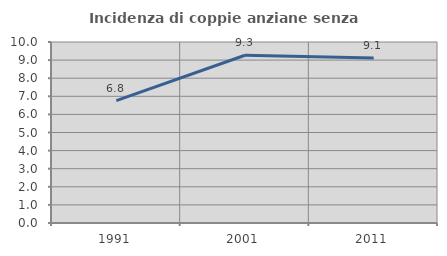
| Category | Incidenza di coppie anziane senza figli  |
|---|---|
| 1991.0 | 6.757 |
| 2001.0 | 9.266 |
| 2011.0 | 9.114 |
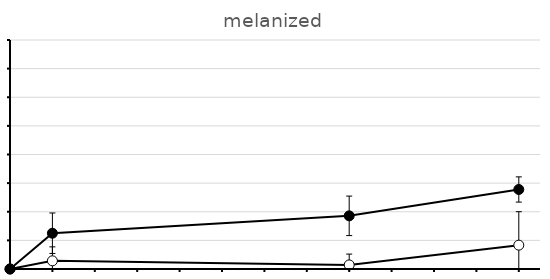
| Category | Series 0 | Series 1 |
|---|---|---|
| 0.0 | 0 | 0 |
| 2.0 | 0.286 | 1.25 |
| 16.0 | 0.143 | 1.857 |
| 24.0 | 0.833 | 2.778 |
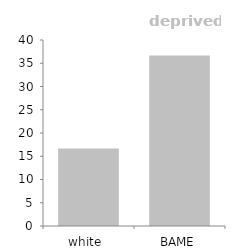
| Category | Series 0 |
|---|---|
| white  | 16.684 |
| BAME | 36.67 |
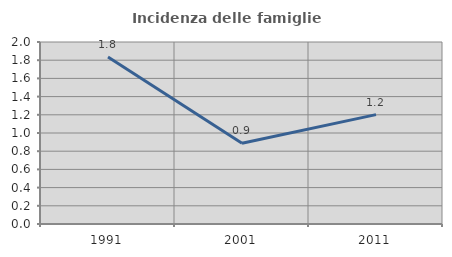
| Category | Incidenza delle famiglie numerose |
|---|---|
| 1991.0 | 1.835 |
| 2001.0 | 0.888 |
| 2011.0 | 1.202 |

════════

Work request:
For this step, transcribe all the material above exactly and drop the images.

Response to this task:
| Category | Incidenza di coppie anziane senza figli  |
|---|---|
| 1991.0 | 6.757 |
| 2001.0 | 9.266 |
| 2011.0 | 9.114 |
| Category | Series 0 | Series 1 |
|---|---|---|
| 0.0 | 0 | 0 |
| 2.0 | 0.286 | 1.25 |
| 16.0 | 0.143 | 1.857 |
| 24.0 | 0.833 | 2.778 |
| Category | Series 0 |
|---|---|
| white  | 16.684 |
| BAME | 36.67 |
| Category | Incidenza delle famiglie numerose |
|---|---|
| 1991.0 | 1.835 |
| 2001.0 | 0.888 |
| 2011.0 | 1.202 |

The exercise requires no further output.